--Part 5--

louis martin
cns news & features

TUMORKA LAY at the base of Fool's Rock where he had struck then slid down the side. His eyes opened and he stared for a moment across grains of sand that were so close they appeared like boulders. He stared at the white foamy water that now came rushing towards him. He tried to stand up but no muscle moved, and he could feel nothing: only a flickering, sunlit peace as his body was lifted and carried by the warm, salty water.

It was the children who first spotted the body and the fishermen in the boats who brought it ashore on the Day So Sad. And, oh, what a sad day that was, truly.

When Tumorka did not show up on the beach in the morning, naturally the children went out looking for him. But it took them awhile to find him; the last thing they expected was to find him floating in the water.

First they checked the fish market in the village, for they knew that Turmorka stopped by there at least once a day to stare at the "catch," if you want to call it that. Mostly it was a "grab." And mostly the same kinds of fish were on display there. Always there was the yellow Mura-Mura, so firm of texture and tasting a little like shellfish. Very popular with the women was the Mura-Mura, sometimes known as the Honeymoon Fish, as it was traditional on the wedding night. But I think it was the huge mouth of the Mura-Mura and the bulging eyes that attracted Tumorka to this fish, that made him stand and stare so long; he seemed forever curious about it. "It is so much like certain people of Xamoro," he had once said to the children. And he promised to someday tell them a story about this fish.

Tumorka also liked to stand before the huge platters of fish eyes in the market, fixing them steadily in his gaze so you would think that he, Tumorka, had died too, and that his last expression in this world had been frozen in time there.

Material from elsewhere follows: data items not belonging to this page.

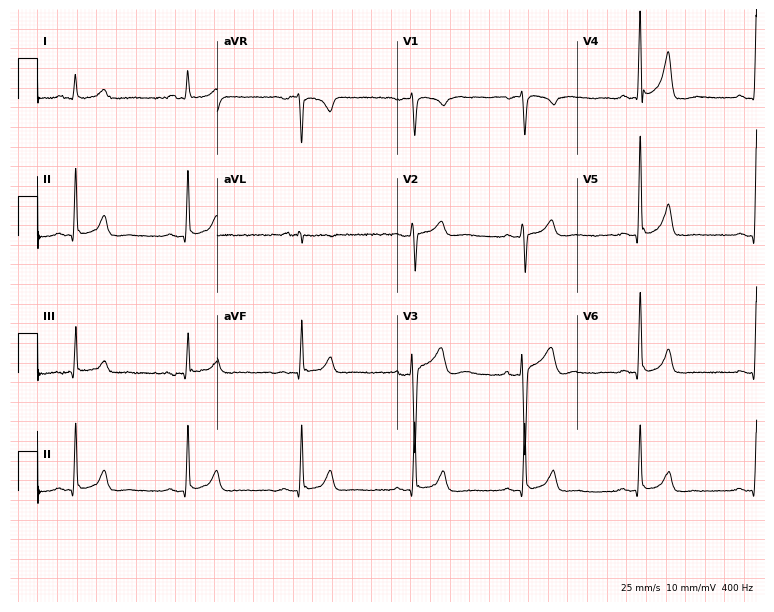
Resting 12-lead electrocardiogram (7.3-second recording at 400 Hz). Patient: a male, 54 years old. None of these six findings is recorded: first-degree AV block, right bundle branch block, left bundle branch block, sinus bradycardia, atrial fibrillation, sinus tachycardia. Findings outside these six are not listed.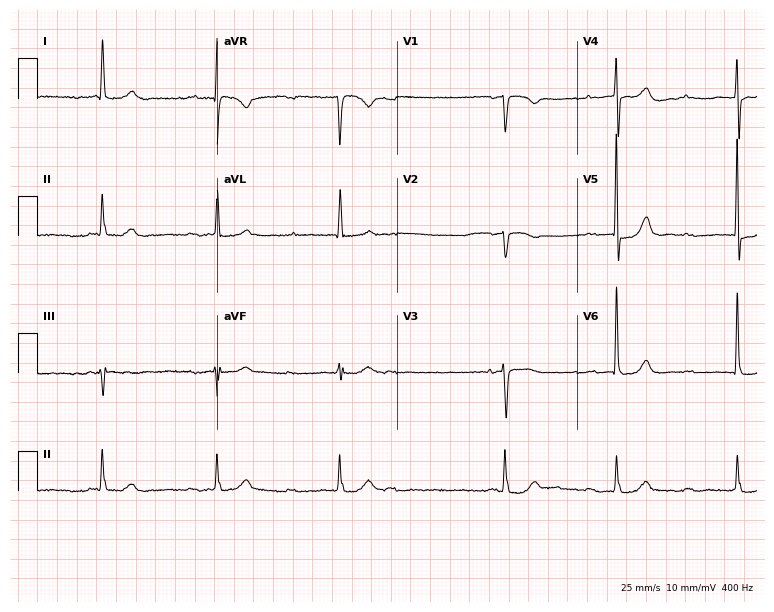
12-lead ECG from a 67-year-old female (7.3-second recording at 400 Hz). Shows first-degree AV block, atrial fibrillation.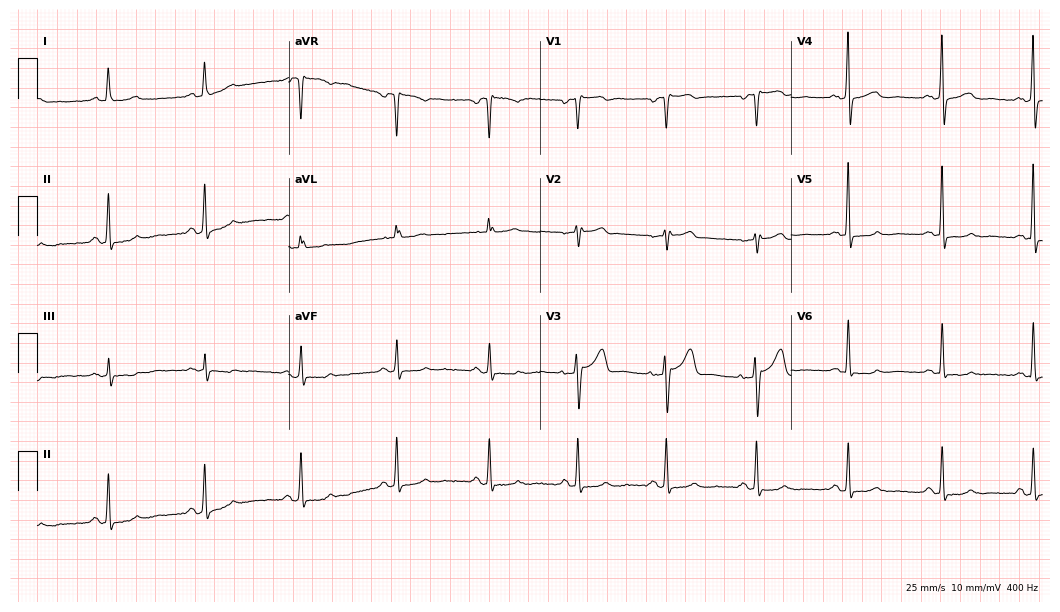
ECG (10.2-second recording at 400 Hz) — a 63-year-old female. Labelled as a normal ECG.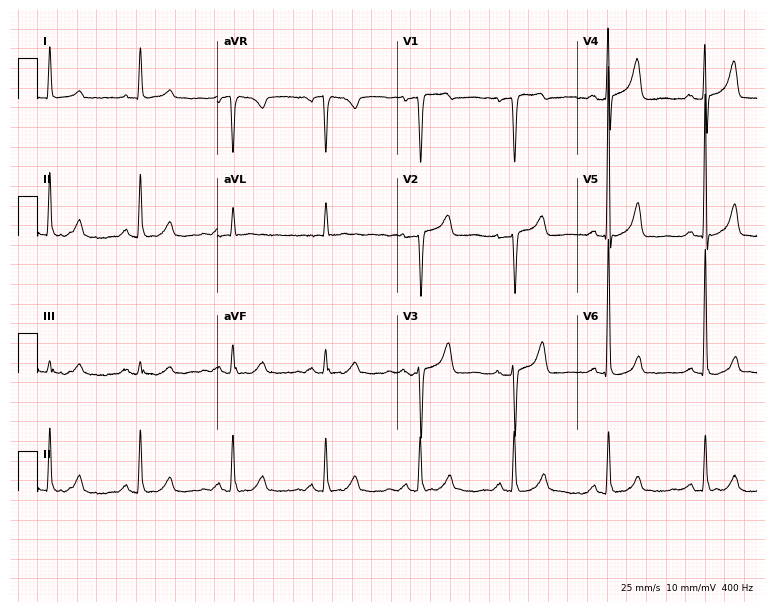
Standard 12-lead ECG recorded from an 80-year-old woman (7.3-second recording at 400 Hz). None of these six findings is recorded: first-degree AV block, right bundle branch block (RBBB), left bundle branch block (LBBB), sinus bradycardia, atrial fibrillation (AF), sinus tachycardia.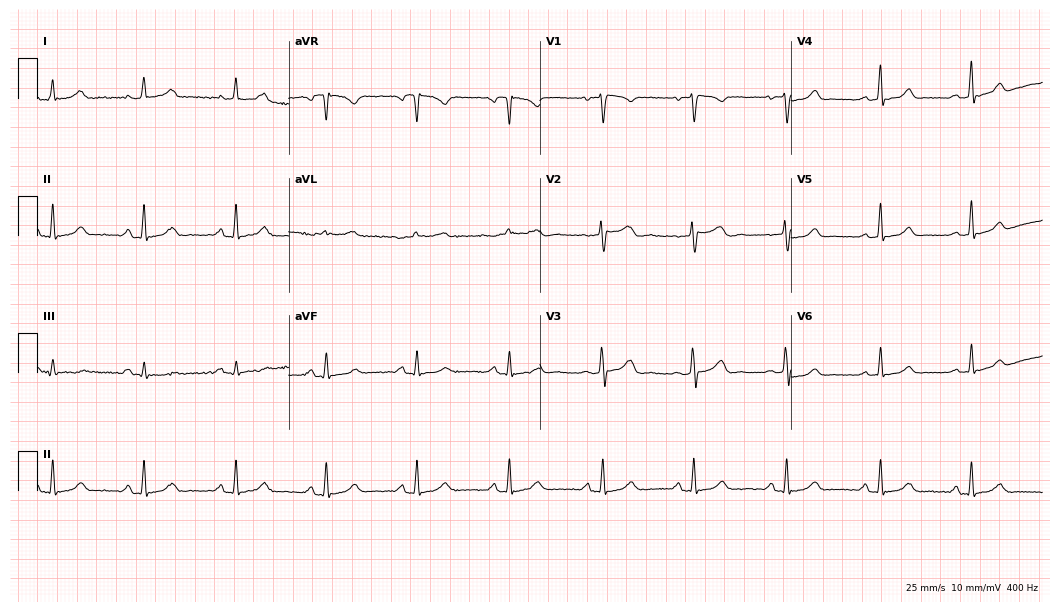
ECG (10.2-second recording at 400 Hz) — a female patient, 45 years old. Labelled as a normal ECG.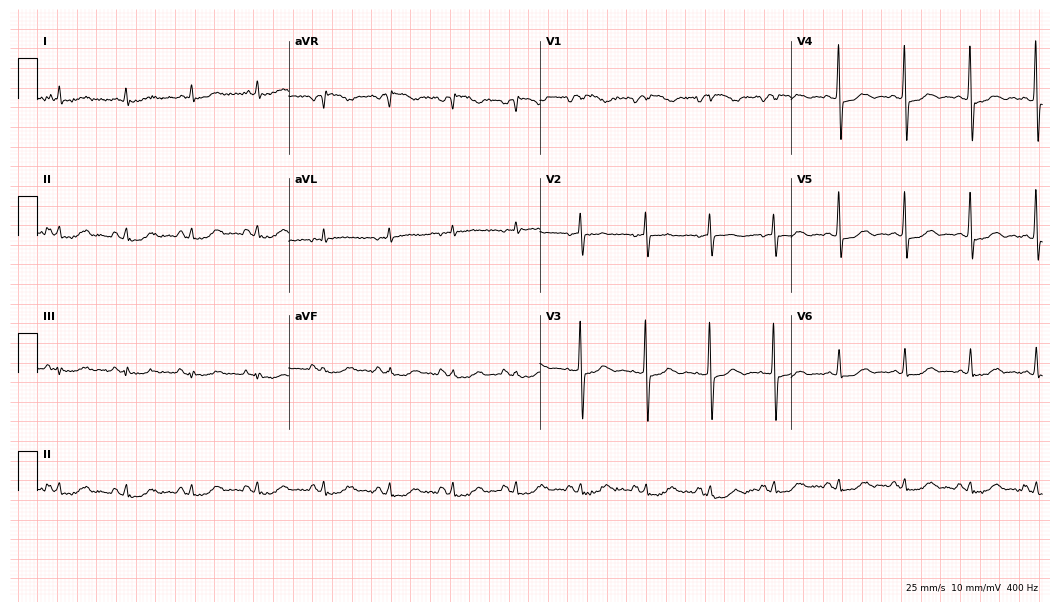
12-lead ECG from a woman, 81 years old (10.2-second recording at 400 Hz). No first-degree AV block, right bundle branch block, left bundle branch block, sinus bradycardia, atrial fibrillation or sinus tachycardia recorded for this tracing.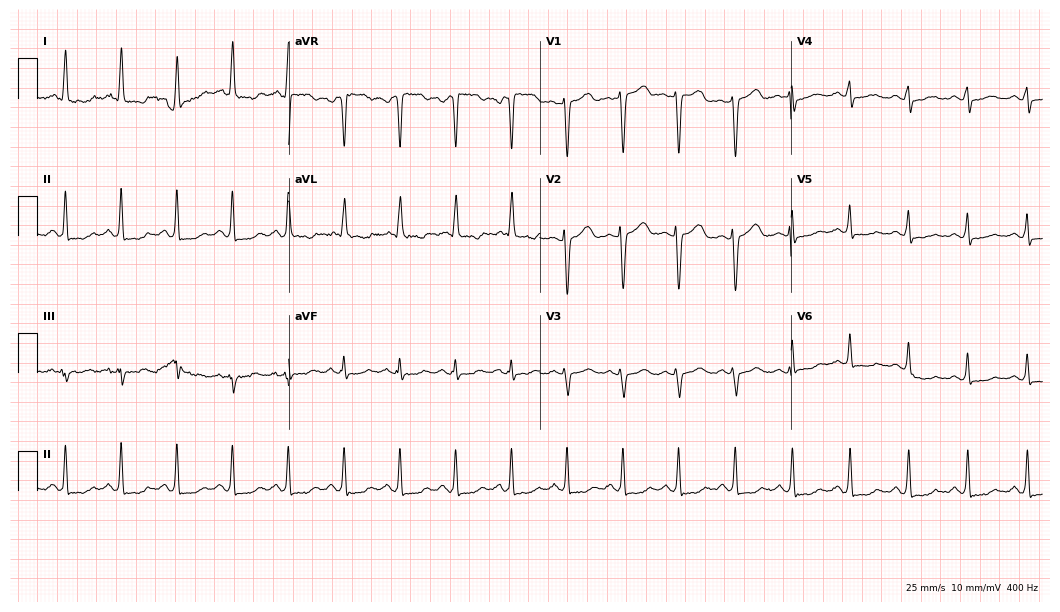
Resting 12-lead electrocardiogram. Patient: a 66-year-old female. None of these six findings is recorded: first-degree AV block, right bundle branch block, left bundle branch block, sinus bradycardia, atrial fibrillation, sinus tachycardia.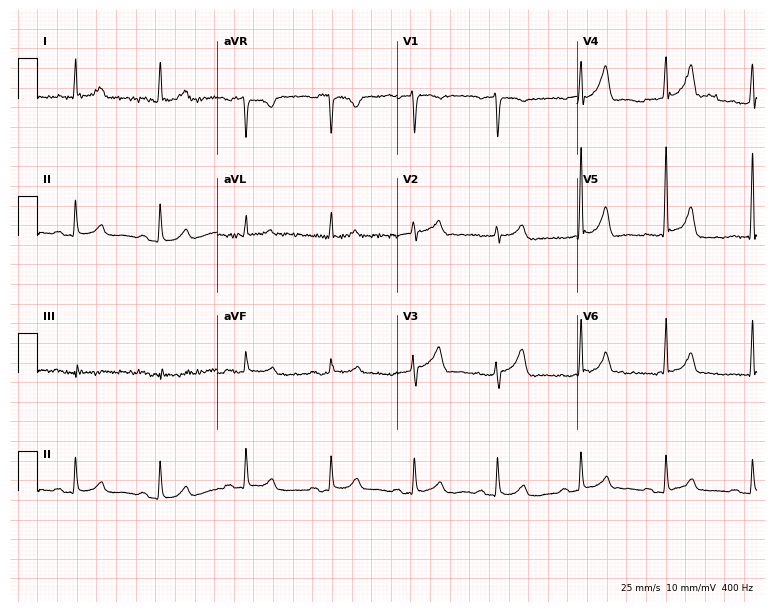
12-lead ECG from a male, 63 years old. Labelled as a normal ECG.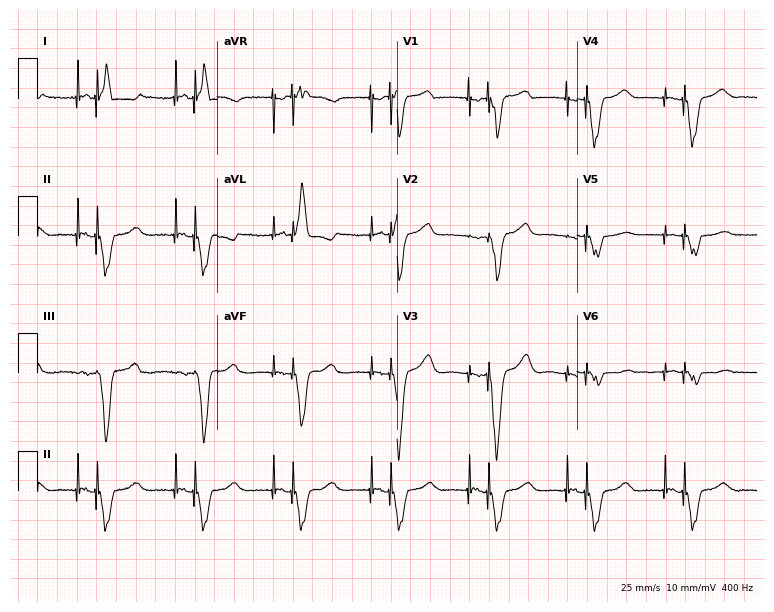
12-lead ECG (7.3-second recording at 400 Hz) from a woman, 80 years old. Screened for six findings — first-degree AV block, right bundle branch block (RBBB), left bundle branch block (LBBB), sinus bradycardia, atrial fibrillation (AF), sinus tachycardia — none is recorded. Findings outside these six are not listed.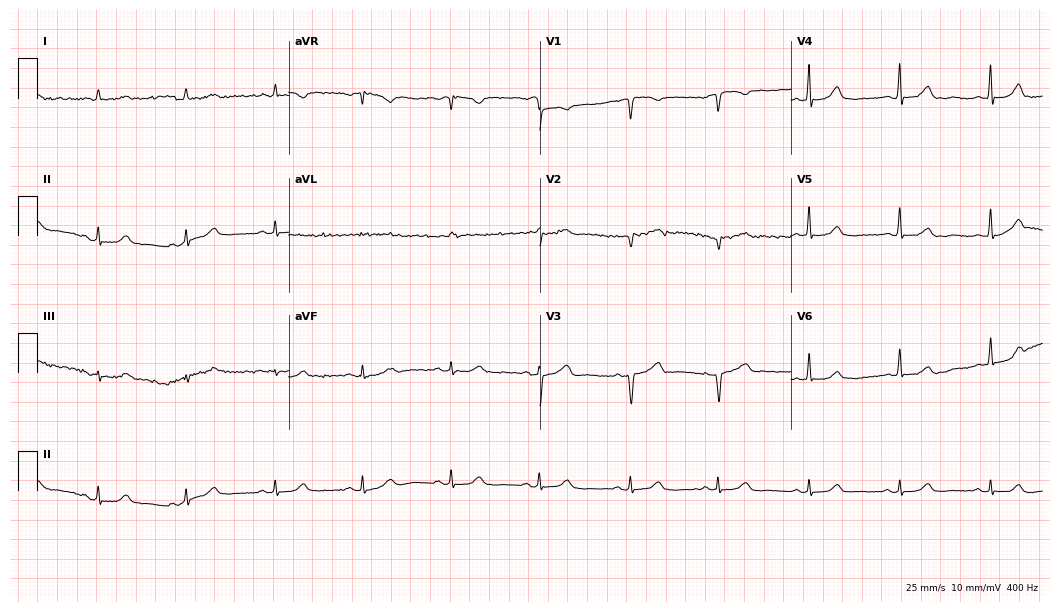
12-lead ECG from a woman, 55 years old. Recorded interpretation: within normal limits.

But that was Tumorka, that was his way--always full of silly little pranks when he wasn't deadly serious. Oh, yes, he could be serious too. In fact I think the pranks simply relieved his more serious side. What a man, what a storyteller!

Then the children searched for Tumorka at his base camp in the Oakuku grove--no mortal knew of his second camp among the ancient Redukus--but of course they only found a charred, hacked-up mat in the fire circle and a smashed bowl.

Dejected and uneasy, the children returned to the beach where one child--Tumorka's favorite, little TuTu--spotted the body in the water.